Find out why Bill Trotter says, “Commander: Europe at War is a stone gas of a game, a real sweetheart title that should woo new multitudes to the wargaming genre just as Panzer General did in days of yore.”

Published 24 OCT 2007

  1. world war ii, turn-based, operational, europe

UNDER THE VOLKSWAGEN HOOD, A DAIMLER-BENZ ENGINE!

Commander: Europe at War is a turn-based game of grand strategy. It is almost defiantly turn-based, none of this sissified trendy “we-go” or “continuous real-time” nonsense. I sort of remember asking Iain McNeill: “Why’d you decide to go with an old-fashioned turn-based system?” And he very sensibly replied: “Because we’re old-fashioned gamers, Bill, and the bloody game wouldn’t work as well as a sick sow’s bum if we tried to force it into any other mold!”

The map, which fits nicely on a single monitor panel without the need for much scrolling except at the highest magnification, comprises 150 by 72 hexes. On screen-left are the eastern coasts of Canada and the United States; to the south, the playing area includes all of the terrain in North Africa that was actually fought-over; on screen-right, the steppes of Russia extend roughly to the Volga River and slightly beyond (to accommodate the strategically important bend where the Volga flows into the waters around the Crimea); northwards, the campaigning area extends approximately to the Arctic Circle. Basically, this gives the gamer every square mile of land and sea on which major combat took place in Europe.

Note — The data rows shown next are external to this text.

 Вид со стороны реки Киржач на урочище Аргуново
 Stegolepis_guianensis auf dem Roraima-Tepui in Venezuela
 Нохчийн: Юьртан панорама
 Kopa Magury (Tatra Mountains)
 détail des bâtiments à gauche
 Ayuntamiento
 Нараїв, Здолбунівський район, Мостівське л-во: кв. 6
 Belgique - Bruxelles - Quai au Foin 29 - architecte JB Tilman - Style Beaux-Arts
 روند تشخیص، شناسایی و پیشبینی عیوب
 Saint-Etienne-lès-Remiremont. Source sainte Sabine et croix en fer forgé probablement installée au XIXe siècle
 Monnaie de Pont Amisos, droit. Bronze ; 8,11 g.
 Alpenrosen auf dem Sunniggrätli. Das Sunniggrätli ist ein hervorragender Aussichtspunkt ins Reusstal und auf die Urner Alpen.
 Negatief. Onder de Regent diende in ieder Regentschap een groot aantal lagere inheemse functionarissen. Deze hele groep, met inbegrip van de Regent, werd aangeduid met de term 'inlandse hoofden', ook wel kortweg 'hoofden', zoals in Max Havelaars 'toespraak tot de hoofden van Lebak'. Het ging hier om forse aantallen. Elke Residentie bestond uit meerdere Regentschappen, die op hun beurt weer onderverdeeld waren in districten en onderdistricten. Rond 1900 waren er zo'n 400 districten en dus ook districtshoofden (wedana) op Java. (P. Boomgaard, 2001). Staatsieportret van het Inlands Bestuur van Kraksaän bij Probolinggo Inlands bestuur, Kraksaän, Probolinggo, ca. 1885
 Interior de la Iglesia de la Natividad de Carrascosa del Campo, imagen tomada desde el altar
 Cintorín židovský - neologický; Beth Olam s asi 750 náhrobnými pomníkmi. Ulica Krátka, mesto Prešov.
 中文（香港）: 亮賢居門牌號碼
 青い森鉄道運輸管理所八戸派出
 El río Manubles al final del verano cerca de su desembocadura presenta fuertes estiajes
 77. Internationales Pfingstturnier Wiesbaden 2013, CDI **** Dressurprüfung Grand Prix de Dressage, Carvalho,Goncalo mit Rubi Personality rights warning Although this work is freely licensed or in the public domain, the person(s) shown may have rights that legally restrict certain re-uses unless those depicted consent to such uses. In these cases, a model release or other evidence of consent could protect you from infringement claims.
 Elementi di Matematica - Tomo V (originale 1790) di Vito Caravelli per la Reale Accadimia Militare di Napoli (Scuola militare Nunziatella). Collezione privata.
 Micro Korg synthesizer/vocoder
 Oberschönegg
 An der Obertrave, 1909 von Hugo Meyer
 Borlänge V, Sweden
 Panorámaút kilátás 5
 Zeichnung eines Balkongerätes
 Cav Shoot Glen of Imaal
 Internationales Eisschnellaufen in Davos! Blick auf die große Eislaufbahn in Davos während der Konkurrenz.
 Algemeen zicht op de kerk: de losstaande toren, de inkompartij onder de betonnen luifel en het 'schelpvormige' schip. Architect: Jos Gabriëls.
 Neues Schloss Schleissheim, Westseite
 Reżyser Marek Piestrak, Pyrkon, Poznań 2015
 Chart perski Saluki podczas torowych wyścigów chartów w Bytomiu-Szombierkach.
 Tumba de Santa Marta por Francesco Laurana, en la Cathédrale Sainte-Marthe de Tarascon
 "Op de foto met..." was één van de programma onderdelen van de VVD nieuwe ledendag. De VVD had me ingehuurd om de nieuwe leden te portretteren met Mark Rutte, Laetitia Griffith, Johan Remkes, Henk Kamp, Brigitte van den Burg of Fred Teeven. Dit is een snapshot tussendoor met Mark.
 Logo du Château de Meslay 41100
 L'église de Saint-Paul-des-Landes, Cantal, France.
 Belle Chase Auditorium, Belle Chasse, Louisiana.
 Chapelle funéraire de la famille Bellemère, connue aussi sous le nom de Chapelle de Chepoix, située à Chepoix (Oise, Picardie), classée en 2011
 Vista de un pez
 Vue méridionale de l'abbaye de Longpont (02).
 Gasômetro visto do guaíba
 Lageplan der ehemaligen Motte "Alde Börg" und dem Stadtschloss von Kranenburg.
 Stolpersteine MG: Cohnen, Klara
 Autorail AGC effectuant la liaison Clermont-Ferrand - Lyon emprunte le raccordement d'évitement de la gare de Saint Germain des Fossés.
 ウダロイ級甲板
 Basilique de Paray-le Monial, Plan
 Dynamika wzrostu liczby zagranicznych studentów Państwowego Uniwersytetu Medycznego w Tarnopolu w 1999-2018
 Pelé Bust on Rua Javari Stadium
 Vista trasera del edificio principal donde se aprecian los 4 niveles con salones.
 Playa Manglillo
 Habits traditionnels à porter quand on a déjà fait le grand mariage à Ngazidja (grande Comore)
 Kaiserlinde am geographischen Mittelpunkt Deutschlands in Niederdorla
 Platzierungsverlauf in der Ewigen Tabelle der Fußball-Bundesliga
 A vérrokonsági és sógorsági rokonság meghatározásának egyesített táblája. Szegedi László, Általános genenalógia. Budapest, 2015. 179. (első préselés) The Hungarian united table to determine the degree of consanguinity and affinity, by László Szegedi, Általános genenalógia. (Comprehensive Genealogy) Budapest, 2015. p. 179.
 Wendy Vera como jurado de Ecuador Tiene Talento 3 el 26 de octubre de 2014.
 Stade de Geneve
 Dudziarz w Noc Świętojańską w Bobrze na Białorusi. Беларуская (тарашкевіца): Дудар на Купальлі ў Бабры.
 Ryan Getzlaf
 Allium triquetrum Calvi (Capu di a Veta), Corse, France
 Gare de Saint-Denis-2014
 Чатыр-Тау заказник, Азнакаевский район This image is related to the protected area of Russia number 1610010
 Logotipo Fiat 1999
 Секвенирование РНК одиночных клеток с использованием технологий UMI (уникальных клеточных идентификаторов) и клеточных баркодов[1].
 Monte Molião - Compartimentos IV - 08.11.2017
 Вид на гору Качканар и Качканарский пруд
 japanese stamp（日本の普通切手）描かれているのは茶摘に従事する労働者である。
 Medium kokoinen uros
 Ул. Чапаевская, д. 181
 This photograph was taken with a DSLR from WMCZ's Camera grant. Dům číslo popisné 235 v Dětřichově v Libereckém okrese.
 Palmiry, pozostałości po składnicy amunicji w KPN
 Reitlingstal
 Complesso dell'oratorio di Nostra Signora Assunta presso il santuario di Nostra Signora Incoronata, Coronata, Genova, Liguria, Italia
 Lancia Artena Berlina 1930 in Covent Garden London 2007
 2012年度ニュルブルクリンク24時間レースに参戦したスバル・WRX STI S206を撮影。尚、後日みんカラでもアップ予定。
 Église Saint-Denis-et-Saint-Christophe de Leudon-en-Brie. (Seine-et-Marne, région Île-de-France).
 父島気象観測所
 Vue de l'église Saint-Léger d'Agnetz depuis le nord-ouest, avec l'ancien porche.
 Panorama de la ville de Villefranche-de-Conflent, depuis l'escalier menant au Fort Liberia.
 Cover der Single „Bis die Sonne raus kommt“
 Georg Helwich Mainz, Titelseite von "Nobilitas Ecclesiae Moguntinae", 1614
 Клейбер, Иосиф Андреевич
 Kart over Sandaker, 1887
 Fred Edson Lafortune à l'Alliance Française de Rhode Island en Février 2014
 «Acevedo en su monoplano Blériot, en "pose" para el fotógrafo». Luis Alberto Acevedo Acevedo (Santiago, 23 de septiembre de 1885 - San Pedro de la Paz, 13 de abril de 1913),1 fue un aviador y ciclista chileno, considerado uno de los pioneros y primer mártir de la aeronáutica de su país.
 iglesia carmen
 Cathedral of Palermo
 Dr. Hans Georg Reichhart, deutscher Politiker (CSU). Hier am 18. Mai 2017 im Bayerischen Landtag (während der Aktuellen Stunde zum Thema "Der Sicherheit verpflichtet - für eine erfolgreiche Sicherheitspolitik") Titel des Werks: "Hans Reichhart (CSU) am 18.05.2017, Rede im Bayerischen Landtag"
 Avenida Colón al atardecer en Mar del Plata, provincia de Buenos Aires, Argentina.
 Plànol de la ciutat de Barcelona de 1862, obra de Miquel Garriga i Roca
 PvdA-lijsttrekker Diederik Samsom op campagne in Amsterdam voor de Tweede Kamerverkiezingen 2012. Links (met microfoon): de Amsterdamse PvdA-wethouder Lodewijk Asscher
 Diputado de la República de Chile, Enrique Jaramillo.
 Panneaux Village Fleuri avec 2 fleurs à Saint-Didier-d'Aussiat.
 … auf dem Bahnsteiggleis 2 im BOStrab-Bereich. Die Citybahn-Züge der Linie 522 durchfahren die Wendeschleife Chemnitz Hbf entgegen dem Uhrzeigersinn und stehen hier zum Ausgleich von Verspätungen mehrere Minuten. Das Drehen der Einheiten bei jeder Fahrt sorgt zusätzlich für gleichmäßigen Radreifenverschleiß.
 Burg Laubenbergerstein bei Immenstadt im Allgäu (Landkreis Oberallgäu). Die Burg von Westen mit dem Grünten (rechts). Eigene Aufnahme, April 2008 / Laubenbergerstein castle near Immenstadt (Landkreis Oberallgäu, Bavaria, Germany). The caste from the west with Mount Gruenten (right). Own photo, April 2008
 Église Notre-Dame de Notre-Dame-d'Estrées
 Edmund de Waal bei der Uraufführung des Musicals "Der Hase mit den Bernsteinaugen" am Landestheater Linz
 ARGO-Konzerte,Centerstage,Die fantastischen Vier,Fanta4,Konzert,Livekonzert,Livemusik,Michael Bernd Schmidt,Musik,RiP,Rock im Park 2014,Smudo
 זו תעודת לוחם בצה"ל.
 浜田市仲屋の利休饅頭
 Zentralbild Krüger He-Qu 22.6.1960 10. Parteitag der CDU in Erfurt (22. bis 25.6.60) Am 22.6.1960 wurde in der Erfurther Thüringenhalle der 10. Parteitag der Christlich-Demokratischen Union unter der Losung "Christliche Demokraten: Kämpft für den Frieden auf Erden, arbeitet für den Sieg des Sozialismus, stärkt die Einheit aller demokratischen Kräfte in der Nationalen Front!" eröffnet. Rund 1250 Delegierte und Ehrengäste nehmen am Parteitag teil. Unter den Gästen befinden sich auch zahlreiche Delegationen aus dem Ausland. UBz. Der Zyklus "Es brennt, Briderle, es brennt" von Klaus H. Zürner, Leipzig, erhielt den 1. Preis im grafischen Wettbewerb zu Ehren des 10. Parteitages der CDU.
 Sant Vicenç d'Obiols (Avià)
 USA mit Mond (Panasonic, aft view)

The scale of both terrain and unit icons has been cleverly jiggered to appear consistent, and to function with rock-solid consistency in the game, but some hexes contain a full corps, while others (usually key cities, ports, or “fortress” areas, are occupied by vaguely defined but very useful “garrisons” (they’re cheap to buy, when you just need warm bodies with rifles to plug the holes in your line, but don’t expect them to do much besides defend themselves and buy time for you by acting as speed bumps). Naval units are semi-abstracted: a destroyer icon, presumably, represents a squadron or a flotilla, but a battleship icon clearly represents a single capital ship; ditto for aircraft carriers. Aerial units may be “squadrons” or “wings” or “gaggles”—their literal size and number doesn’t matter so much as their cohesion, survivability, and above all other bits of data, their “effectiveness” (which term, itself, denotes the datum you get when you average-out as many as fifteen specific, detailed contributing factors, ranging from technological advances to leadership bonuses; armor and infantry formations operate the same way). How actual historically-calculated unit size might differ from the notional-but-convenient game-size is not explained in the manual and only the truly anal-retentive grognards will even care after the first fifteen minutes of play; suffice it to say that everything “scales” just right, in proportion to everything else. In terms of basic visual design, this is no mean feat of trompe-l'oeil, and is typical of the meticulous care with which every element of this game, vertical or horizontal, dove-tails seamlessly into the next.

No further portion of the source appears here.